From the triage and recovery perspective, the process had gone flawlessly even though the outage ended up taking many days.  Once the disaster had happened and had happened to the incredible extent that it did, the recovery actually went incredibly smoothly.  Nothing is absolutely perfect, but it went extremely well.  The machine worked as intended.

The far more surprising part was looking at the disaster impact.  There are two ways to look at this.  One is the wiser one, the “no hindsight” approach.  Here we look at the disaster, the impact cost of the disaster, the mitigation cost and apply the likelihood that the disaster would have happened and determine if the right planning decision had been made.  This is hard to calculate because the risk factor is always a fudged number, but you can get accurate enough, normally, to know how good your planning was.  The second way is the 20/20 hindsight approach – what if we knew that this disaster was going to happen, what would we have done to prevent it?  It is obviously completely unfair to remove the risk factor and see what the disaster cost in raw numbers because we cannot know what is going to go wrong and plan only for that one possibility or spend unlimited money for something that we don’t actually know if it will happen.  Companies often make the mistake of using the later calculation and blaming planners for not having perfect foresight.

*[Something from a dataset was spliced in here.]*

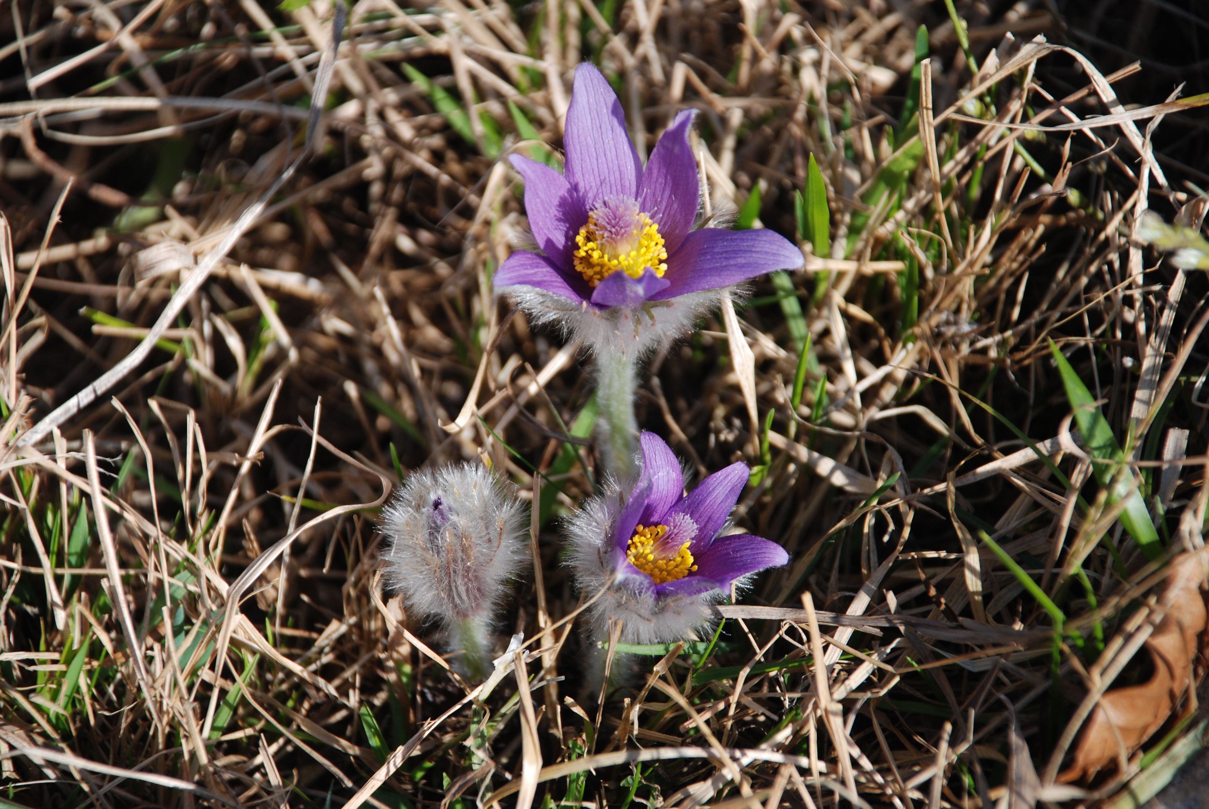 Velikonočnica (Pulsatilla grandis). Boč, Slovenia.

In this case, we were decently confident that we had taken the right gamble from the start.  The system had been in place for most of a decade with zero downtime.  The overall system cost had been low, the triage cost had been moderate and the event had been extremely unlikely.  That when considering the risk factor we had done good planning was not generally surprising to anyone.

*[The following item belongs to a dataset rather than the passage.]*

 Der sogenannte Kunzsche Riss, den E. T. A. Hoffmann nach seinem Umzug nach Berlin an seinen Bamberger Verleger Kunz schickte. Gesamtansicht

What was surprising is that when we ran the calculations without the risk factor, even had we known that the system would fail and that an extended outage would take place we still would have made the same decision!  This was downright shocking.  The cost of the extended outage was actually less than the cost of the needed equipment, hosting and labour to have built a functional risk mitigation system – in this case that would have been having a fully redundant server in the datacenter with the one that was in production.  In fact, the cost savings by accepting this extended outage had saved close to ten thousand dollars!

This turned out to be an extreme case where the outage was devastatingly bad, hard to predict, unable to be repaired quickly and yet still resulted  in massive long term cost savings, but the lesson is an important one.  There is so much emotional baggage that comes with any disaster, if we do not do proper post mortem analysis and work to remove emotional responses from our decision making we will often leap to large scale financial loss or placing blame incorrectly even when things have gone well.  Many companies would have looked at this disaster and reacted by overspending dramatically to prevent the same unlikely event from recurring in the future even when they had the math in front of them to tell them that doing so would waste money even if that even did recur!

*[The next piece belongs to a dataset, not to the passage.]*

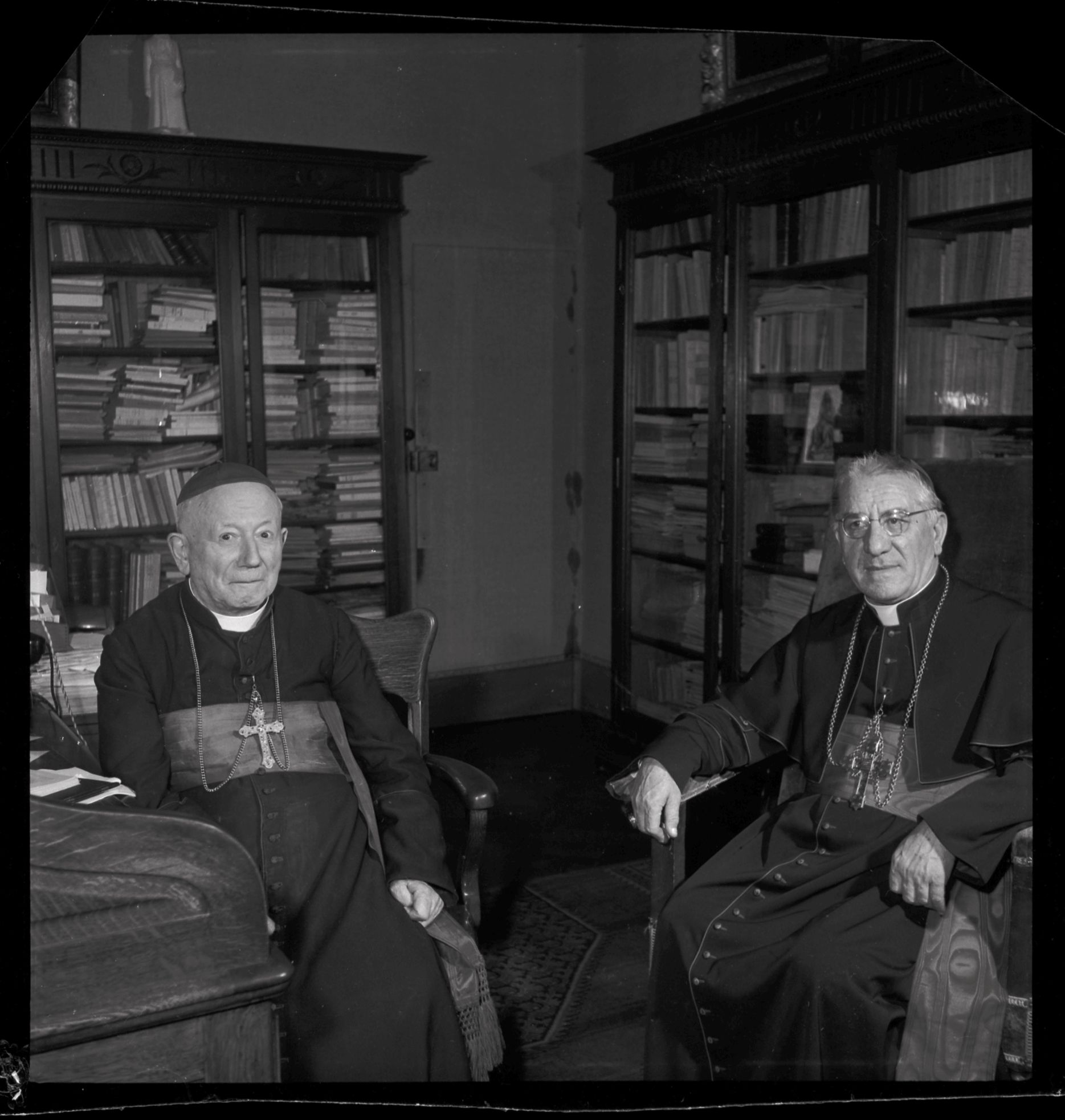 Pas de lieu. Septembre 1953. Vue des cardinaux Piazza et Saliège dans une bibliothèque.

There were other lessons to be learned from this outage.  We learned where communications had not been ideal, where the right people were not always in the right decision making spot, where customer communications were not what they should have been, the customer had not informed us of changes properly and more.  But, by and large, the lessons were that we had planned correctly, and our triage operation had worked correctly and we had saved the customer several thousand dollars over what would have appeared to have been the “conservative” approach and by doing a good post mortem managed to keep them, and us, from overreacting and turning a good decision into a bad one going forward.  Without a post mortem we might very likely have changed our good processes thinking that they had been bad ones.

The takeaway lessons here that I want to convey to you, the reader, are that post mortems are a critical step in any disaster, traditional conservative thinking is often very risky and emotional reactions to risk often cause financial disasters larger than the technical ones that they seek to protect against.